For a systematic approach to improving your numbers, see the conversion rate optimization guide.
FAQ
Can I create my App Store listing before my app is code-complete? Yes. You can create the listing, reserve your app name, write your metadata, and upload screenshots before uploading a build. This is recommended because it lets you iterate on your listing while still developing. The only thing you cannot do without a build is submit for review. Use this time to research keywords and prepare your screenshot set.
How do I update my screenshots without releasing a new version? You cannot update screenshots without a new version submission. Screenshots are tied to app versions in App Store Connect. However, you can update your promotional text (170 characters) at any time without a new version. For screenshot updates, prepare your new set, submit a minor version update with the new screenshots, and submit for review.

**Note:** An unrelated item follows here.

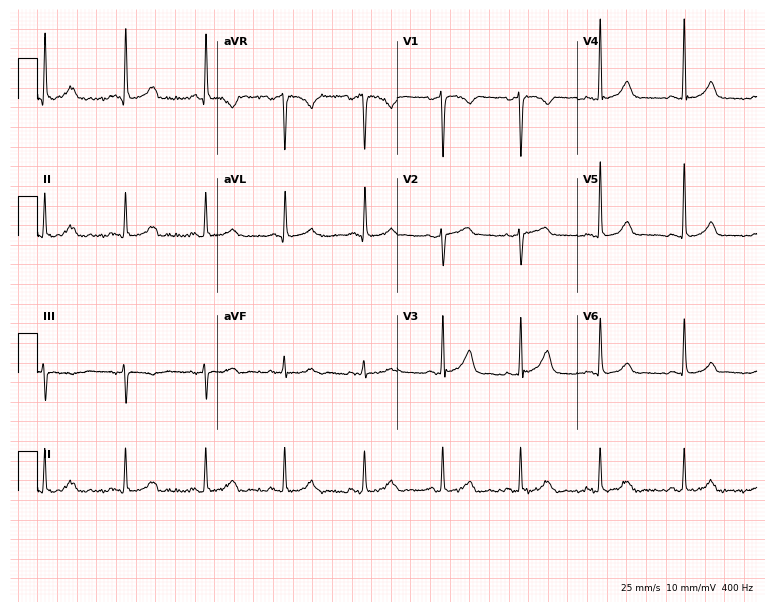
12-lead ECG from a 42-year-old woman. Labelled as a normal ECG.

What happens if I miss a required screenshot size? App Store Connect will show an error when you try to submit for review. You must provide screenshots for every required device class that your app supports. If your app supports iPhone only, you need iPhone screenshots. If it supports iPad as well, you need both. Use the screenshot size checker to verify your screenshots meet all requirements.

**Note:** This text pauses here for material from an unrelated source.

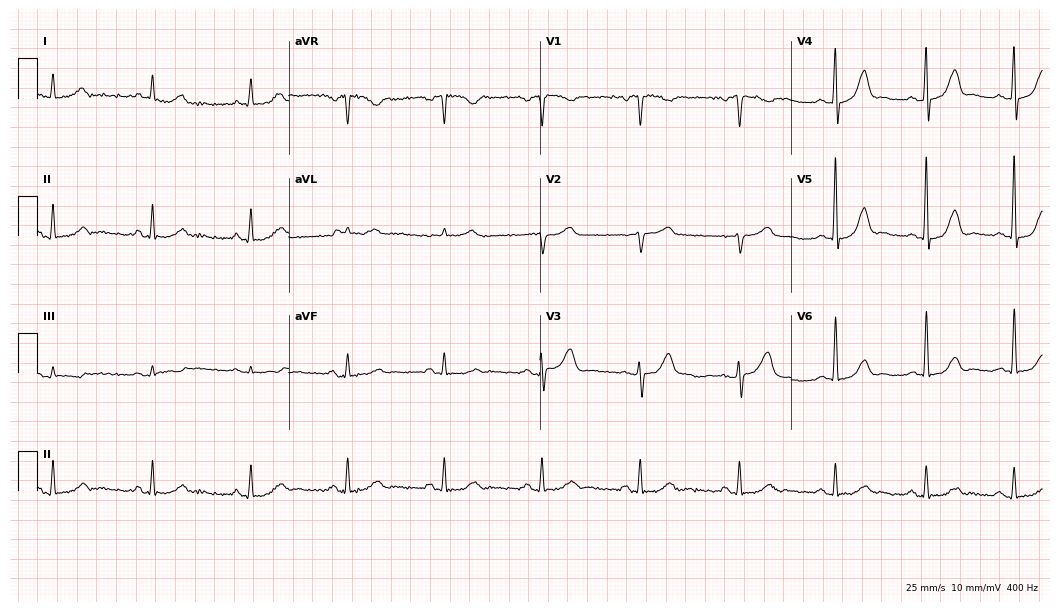
12-lead ECG from a 70-year-old male patient. Labelled as a normal ECG.

Can I have different screenshots for different countries? Yes. App Store Connect lets you upload different screenshots for each localization. Navigate to the localization you want to customize and upload country-specific screenshots. This is particularly valuable for markets where design expectations differ significantly, such as Japan or China. See the localization guide for best practices.
How long should I wait before resubmitting after a rejection? Resubmit as soon as you have fixed the issue. There is no mandatory waiting period. However, make sure you actually address the reviewer’s feedback before resubmitting. Use the Resolution Center to communicate with the reviewer if the feedback is unclear. Multiple unresolved rejections for the same issue can result in longer review times for future submissions.